NeuroLex: A Lightweight Domain Language Model for EEG Report Understanding and Generation
Kang Yin, Hye-Bin Shin
TL;DR
The paper tackles the mismatch between general language models and EEG-specific reporting language by introducing NeuroLex, a lightweight EEG-domain language model trained with domain-adaptive pretraining and supervised fine-tuning on EEG reports. It demonstrates improved terminology coverage, lower perplexity, and stronger performance on information extraction and summarization, with data-efficient learning and robustness to negation and factual errors. The approach uses a two-stage pipeline (DAPT and SFT) on the HEEDB corpus and four task objectives, enabling both standalone language understanding and multimodal EEG–text decoding.
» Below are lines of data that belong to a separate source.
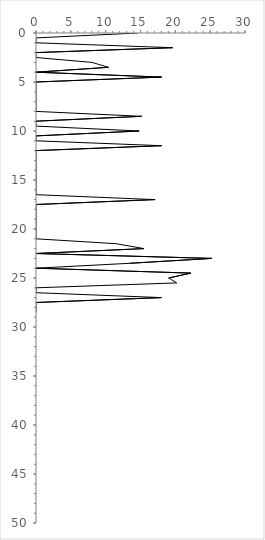
| Category | Series 0 |
|---|---|
| 14.61988304093567 | 0 |
| 0.0 | 0.5 |
| 0.0 | 1 |
| 19.607843137254903 | 1.5 |
| 0.0 | 2 |
| 0.0 | 2.5 |
| 8.032128514056224 | 3 |
| 10.416666666666666 | 3.5 |
| 0.0 | 4 |
| 18.01801801801802 | 4.5 |
| 0.0 | 5 |
| 0.0 | 5.5 |
| 0.0 | 6 |
| 0.0 | 6.5 |
| 0.0 | 7 |
| 0.0 | 7.5 |
| 0.0 | 8 |
| 15.15151515151515 | 8.5 |
| 0.0 | 9 |
| 0.0 | 9.5 |
| 14.814814814814815 | 10 |
| 0.0 | 10.5 |
| 0.0 | 11 |
| 18.018018018018015 | 11.5 |
| 0.0 | 12 |
| 0.0 | 12.5 |
| 0.0 | 13 |
| 0.0 | 13.5 |
| 0.0 | 14 |
| 0.0 | 14.5 |
| 0.0 | 15 |
| 0.0 | 15.5 |
| 0.0 | 16 |
| 0.0 | 16.5 |
| 17.094017094017094 | 17 |
| 0.0 | 17.5 |
| 0.0 | 18 |
| 0.0 | 18.5 |
| 0.0 | 19 |
| 0.0 | 19.5 |
| 0.0 | 20 |
| 0.0 | 20.5 |
| 0.0 | 21 |
| 11.494252873563218 | 21.5 |
| 15.503875968992249 | 22 |
| 0.0 | 22.5 |
| 25.245441795231415 | 23 |
| 13.44086021505376 | 23.5 |
| 0.0 | 24 |
| 22.222222222222218 | 24.5 |
| 19.047619047619047 | 25 |
| 20.2020202020202 | 25.5 |
| 0.0 | 26 |
| 0.0 | 26.5 |
| 18.018018018018015 | 27 |
| 0.0 | 27.5 |
| 0.0 | 28 |
| 0.0 | 28.5 |

The work advances interpretable, language-grounded EEG–BCI systems by providing an EEG-aware linguistic backbone tailored to clinical narratives.
Abstract
Clinical electroencephalogram (EEG) reports encode domain-specific linguistic conventions that general-purpose language models (LMs) fail to capture. We introduce NeuroLex, a lightweight domain-adaptive language model trained purely on EEG report text from the Harvard Electroencephalography Database. Unlike existing biomedical LMs, NeuroLex is tailored to the linguistic and diagnostic characteristics of EEG reporting, enabling it to serve as both an independent textual model and a decoder backbone for multimodal EEG-language systems. Using span-corruption pretraining and instruction-style fine-tuning on report polishing, paragraph summarization, and terminology question answering, NeuroLex learns the syntax and reasoning patterns characteristic of EEG interpretation. Comprehensive evaluations show that it achieves lower perplexity, higher extraction and summarization accuracy, better label efficiency, and improved robustness to negation and factual hallucination compared with general models of the same scale. With an EEG-aware linguistic backbone, NeuroLex bridges biomedical text modeling and brain-computer interface applications, offering a foundation for interpretable and language-driven neural decoding.